The Indian trade had been carried to fort Pitt the very year of its capture by the English forces; and it may serve to give an idea of the commercial daring and enterprise of the colonists to add, that, so early as 1766, only two years after Bouquet's expedition, the leading house of Baynton, Wharton & Morgan, of Philadelphia, had carried that branch of trade through the immense lines of forest and river wilderness to fort Chartres, the military capital of the Illinois, on the Mississippi.[3] Its fertile lands were even then an object of scarcely less avidity.[4] Mr. Alexander Henry had, even a year or two earlier, carried this trade to Michilimackinac; and the English flag, the symbol of authority with the tribes, soon began to succeed that of France, far and wide. The Indians, finding the French flag had really been struck finally, submitted, and the trade soon fell, in every quarter, into English hands.

The American revolution, beginning within ten years of this time, was chiefly confined to the regions east of the Alleghanies. The war for territory west of this line was principally carried on by Virginia, whose royal governors had more than once marched to maintain her chartered rights on the Ohio. Her blood had often freely flowed on this border, and, while the great and vital contest still raged in the Atlantic colonies, she ceased not with a high hand to defend it, attacked as it was by the fiercest and most deadly onsets of the Indians.

In 1780, General George Rogers Clark, the commander of the Virginia forces, visited the vicinity of the mouth of the Ohio, by order of the governor of Virginia, for the purpose of selecting the site for a fort, which resulted in the erection of fort Jefferson, some few miles (I think) below the influx of the Ohio, on the eastern bank of the Mississippi.
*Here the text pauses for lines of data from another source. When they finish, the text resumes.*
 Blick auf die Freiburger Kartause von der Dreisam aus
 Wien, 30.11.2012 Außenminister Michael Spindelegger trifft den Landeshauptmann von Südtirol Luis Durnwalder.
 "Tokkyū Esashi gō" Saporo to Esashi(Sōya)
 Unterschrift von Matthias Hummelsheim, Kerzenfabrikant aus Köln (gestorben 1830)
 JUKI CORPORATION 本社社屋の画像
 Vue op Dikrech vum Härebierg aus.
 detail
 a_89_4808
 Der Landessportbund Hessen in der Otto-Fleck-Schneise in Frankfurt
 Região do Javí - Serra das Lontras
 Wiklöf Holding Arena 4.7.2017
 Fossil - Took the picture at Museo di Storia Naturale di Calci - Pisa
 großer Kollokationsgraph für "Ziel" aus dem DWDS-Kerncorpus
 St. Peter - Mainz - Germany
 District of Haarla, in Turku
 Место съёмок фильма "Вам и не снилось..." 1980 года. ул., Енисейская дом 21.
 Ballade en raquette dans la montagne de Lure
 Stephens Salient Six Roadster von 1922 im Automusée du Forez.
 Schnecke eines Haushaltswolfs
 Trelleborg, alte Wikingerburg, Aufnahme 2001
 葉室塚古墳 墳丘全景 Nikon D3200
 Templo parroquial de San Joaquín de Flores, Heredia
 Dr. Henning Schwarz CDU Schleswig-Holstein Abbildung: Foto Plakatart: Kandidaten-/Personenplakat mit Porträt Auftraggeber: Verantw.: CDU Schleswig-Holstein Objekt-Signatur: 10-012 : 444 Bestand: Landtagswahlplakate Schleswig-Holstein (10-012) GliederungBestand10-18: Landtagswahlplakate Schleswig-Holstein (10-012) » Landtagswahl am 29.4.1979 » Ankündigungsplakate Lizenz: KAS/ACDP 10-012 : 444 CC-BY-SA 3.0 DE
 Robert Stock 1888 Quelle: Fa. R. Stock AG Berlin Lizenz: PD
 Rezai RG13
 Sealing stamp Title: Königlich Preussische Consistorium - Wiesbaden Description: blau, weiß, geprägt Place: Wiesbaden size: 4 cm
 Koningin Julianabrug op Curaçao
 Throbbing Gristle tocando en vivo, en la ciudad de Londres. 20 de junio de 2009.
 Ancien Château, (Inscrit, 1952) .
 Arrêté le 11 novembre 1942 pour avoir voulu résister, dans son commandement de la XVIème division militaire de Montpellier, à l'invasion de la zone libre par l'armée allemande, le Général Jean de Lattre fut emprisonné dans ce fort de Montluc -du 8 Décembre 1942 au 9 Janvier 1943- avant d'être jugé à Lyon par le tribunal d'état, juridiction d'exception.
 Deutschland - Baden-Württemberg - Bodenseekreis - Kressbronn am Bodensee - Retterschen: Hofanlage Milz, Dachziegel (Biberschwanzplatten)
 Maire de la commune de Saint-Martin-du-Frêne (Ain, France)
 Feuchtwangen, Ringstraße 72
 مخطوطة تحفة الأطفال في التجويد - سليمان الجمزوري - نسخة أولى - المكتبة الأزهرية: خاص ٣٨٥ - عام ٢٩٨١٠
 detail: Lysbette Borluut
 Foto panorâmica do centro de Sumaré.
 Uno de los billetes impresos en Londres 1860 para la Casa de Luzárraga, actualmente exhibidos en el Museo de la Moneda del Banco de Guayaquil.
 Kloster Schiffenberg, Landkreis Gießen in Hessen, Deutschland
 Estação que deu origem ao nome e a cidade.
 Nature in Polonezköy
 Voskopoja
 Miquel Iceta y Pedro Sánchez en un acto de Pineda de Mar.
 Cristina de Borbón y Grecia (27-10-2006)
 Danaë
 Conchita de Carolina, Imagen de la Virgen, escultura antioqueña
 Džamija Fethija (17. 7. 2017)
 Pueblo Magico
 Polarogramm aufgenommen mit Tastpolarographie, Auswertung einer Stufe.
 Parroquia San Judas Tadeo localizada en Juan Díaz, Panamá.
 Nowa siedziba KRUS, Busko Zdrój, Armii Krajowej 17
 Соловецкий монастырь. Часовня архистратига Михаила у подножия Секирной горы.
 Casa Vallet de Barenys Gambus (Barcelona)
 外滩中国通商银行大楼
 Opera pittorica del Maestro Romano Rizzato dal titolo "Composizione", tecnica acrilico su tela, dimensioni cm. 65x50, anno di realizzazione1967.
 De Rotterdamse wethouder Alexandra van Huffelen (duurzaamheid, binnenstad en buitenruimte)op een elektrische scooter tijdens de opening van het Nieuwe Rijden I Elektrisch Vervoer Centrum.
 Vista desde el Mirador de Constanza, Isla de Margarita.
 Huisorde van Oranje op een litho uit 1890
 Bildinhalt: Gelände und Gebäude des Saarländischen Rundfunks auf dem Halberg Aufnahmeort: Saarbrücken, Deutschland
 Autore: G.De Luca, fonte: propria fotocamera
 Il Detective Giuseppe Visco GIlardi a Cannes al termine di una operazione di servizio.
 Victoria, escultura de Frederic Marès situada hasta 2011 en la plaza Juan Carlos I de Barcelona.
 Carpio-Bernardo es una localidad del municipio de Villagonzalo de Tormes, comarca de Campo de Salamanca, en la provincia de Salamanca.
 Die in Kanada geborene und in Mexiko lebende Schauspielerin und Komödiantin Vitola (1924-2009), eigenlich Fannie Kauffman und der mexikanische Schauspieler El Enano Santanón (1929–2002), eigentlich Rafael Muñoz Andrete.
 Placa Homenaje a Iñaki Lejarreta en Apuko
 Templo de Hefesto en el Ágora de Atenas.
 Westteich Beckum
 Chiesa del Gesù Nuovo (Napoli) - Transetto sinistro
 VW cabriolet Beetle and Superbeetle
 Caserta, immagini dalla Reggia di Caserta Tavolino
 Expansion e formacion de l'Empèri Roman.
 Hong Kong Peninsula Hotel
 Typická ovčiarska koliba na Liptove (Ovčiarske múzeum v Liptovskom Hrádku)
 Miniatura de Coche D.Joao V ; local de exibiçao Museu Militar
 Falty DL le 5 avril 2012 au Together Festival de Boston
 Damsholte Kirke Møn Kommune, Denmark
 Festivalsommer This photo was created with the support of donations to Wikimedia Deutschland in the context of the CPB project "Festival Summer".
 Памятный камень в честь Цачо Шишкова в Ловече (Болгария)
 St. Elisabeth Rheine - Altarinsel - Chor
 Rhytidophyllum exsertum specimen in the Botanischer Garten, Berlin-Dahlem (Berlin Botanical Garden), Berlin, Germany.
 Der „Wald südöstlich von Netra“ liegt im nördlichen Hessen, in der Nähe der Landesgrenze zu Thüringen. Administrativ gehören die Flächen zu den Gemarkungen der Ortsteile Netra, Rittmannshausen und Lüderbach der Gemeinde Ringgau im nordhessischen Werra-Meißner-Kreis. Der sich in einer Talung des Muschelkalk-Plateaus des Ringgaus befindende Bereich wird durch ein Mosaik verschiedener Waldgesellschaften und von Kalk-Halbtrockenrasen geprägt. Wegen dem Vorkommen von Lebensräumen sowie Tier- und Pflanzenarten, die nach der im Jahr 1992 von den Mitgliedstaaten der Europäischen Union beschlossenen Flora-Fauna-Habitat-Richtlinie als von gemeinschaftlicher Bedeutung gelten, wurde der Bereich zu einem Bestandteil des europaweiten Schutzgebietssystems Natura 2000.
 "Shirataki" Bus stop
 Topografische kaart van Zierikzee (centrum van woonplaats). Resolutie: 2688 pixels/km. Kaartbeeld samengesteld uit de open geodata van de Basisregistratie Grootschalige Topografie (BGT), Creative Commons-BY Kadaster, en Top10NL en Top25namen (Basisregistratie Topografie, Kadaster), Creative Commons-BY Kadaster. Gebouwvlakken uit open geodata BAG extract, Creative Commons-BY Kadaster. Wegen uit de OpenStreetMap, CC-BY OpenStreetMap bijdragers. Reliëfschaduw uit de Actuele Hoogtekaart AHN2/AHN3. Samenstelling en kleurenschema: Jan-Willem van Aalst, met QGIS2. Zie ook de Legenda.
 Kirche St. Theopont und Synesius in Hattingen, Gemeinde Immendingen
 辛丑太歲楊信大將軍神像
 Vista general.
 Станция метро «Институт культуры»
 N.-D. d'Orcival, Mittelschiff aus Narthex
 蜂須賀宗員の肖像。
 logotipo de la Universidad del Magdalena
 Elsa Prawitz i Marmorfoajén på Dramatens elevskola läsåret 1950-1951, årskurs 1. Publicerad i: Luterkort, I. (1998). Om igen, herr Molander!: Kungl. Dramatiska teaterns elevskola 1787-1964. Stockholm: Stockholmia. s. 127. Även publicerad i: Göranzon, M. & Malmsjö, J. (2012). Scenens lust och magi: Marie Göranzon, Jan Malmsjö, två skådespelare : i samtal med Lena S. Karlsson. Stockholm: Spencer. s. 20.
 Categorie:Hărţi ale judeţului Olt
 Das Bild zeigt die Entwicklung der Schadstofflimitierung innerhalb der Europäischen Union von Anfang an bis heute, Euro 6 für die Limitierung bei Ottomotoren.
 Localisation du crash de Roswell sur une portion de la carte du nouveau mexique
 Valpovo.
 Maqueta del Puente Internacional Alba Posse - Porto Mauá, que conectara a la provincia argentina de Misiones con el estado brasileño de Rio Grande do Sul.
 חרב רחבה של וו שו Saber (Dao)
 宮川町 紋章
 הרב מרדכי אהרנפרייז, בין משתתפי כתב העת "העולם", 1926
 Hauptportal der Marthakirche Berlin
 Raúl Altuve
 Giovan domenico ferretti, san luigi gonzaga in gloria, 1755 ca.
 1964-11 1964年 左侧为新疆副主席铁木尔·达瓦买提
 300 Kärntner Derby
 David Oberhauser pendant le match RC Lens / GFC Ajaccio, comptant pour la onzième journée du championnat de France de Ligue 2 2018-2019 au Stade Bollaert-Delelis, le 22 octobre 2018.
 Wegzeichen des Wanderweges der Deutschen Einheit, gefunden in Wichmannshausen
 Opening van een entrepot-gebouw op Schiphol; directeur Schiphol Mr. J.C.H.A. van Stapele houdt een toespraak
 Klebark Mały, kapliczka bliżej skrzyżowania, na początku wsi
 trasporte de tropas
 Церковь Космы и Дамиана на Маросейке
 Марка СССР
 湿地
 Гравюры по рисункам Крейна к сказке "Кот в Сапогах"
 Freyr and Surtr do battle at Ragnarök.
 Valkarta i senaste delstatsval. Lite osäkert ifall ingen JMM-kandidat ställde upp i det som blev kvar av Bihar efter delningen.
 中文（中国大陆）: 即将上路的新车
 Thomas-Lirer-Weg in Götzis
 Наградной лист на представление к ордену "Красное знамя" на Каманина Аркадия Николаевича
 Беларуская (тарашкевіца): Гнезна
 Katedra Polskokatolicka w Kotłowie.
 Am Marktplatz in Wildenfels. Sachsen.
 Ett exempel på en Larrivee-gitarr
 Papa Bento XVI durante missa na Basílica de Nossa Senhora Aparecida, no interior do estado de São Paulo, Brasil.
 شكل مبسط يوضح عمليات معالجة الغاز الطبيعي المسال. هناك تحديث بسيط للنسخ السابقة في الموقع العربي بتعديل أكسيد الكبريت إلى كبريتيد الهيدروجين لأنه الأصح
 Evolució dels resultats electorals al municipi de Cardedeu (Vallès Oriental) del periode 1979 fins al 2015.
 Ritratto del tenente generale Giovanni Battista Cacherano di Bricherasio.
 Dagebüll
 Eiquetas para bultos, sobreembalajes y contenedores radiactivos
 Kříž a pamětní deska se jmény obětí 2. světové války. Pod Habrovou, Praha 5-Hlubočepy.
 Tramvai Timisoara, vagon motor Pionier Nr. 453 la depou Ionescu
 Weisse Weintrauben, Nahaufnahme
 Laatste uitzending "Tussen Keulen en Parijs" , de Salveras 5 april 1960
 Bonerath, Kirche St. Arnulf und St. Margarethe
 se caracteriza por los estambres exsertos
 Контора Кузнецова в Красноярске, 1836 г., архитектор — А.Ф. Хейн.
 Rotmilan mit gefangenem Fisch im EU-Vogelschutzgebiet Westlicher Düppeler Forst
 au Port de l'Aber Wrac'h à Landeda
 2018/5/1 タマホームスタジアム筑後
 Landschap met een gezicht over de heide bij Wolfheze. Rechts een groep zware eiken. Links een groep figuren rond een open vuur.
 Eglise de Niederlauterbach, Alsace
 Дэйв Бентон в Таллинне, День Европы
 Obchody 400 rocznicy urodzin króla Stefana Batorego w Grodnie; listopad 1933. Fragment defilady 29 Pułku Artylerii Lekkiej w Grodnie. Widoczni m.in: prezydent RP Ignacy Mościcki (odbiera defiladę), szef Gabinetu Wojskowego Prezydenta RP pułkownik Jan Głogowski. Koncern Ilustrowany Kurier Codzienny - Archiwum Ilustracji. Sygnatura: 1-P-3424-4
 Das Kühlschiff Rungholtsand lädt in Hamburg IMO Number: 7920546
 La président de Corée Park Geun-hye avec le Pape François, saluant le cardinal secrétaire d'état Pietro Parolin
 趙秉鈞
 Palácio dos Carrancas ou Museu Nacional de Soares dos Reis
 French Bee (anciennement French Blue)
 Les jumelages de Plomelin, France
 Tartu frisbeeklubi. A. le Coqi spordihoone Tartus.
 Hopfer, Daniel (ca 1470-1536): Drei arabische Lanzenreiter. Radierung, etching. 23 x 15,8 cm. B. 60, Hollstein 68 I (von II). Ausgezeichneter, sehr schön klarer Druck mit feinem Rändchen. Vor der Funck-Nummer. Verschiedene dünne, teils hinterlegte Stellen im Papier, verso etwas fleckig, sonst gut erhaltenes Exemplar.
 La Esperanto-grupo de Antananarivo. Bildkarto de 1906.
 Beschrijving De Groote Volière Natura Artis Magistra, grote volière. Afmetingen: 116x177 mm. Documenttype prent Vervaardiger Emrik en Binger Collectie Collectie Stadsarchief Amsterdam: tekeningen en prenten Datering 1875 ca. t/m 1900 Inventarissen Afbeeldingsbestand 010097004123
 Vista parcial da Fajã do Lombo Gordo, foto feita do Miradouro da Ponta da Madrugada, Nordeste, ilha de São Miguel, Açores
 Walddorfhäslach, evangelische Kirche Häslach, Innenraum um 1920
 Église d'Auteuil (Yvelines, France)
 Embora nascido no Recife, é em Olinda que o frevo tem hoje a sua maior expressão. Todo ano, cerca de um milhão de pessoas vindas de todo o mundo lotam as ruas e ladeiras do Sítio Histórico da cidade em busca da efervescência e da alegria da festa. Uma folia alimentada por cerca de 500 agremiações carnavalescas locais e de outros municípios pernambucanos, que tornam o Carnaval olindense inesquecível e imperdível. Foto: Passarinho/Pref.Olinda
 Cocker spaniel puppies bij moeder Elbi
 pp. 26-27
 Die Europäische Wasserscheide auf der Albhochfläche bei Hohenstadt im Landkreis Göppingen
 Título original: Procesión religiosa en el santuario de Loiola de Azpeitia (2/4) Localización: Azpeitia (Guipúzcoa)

The United States were then in the fifth year of the war of independence. All its energies were taxed to the utmost extent in this contest; and not the least of its cares arose from the Indian tribes who hovered with deadly hostility on its western borders. It fell to the lot of Clark, who was a man of the greatest energy of character, chivalric courage, and sound judgment, to capture the posts of Kaskaskia and Vincennes, in the Illinois, with inadequate forces at his command, and through a series of almost superhuman toils. And we are indebted to these conquests for the enlarged western boundary inserted in the definitive treaty of peace, signed at Paris in 1783. Dr. Franklin, who was the ablest geographer among the commissioners, made a triumphant use of these conquests; and we are thus indebted to George Rogers Clark for the acquisition of the Mississippi valley.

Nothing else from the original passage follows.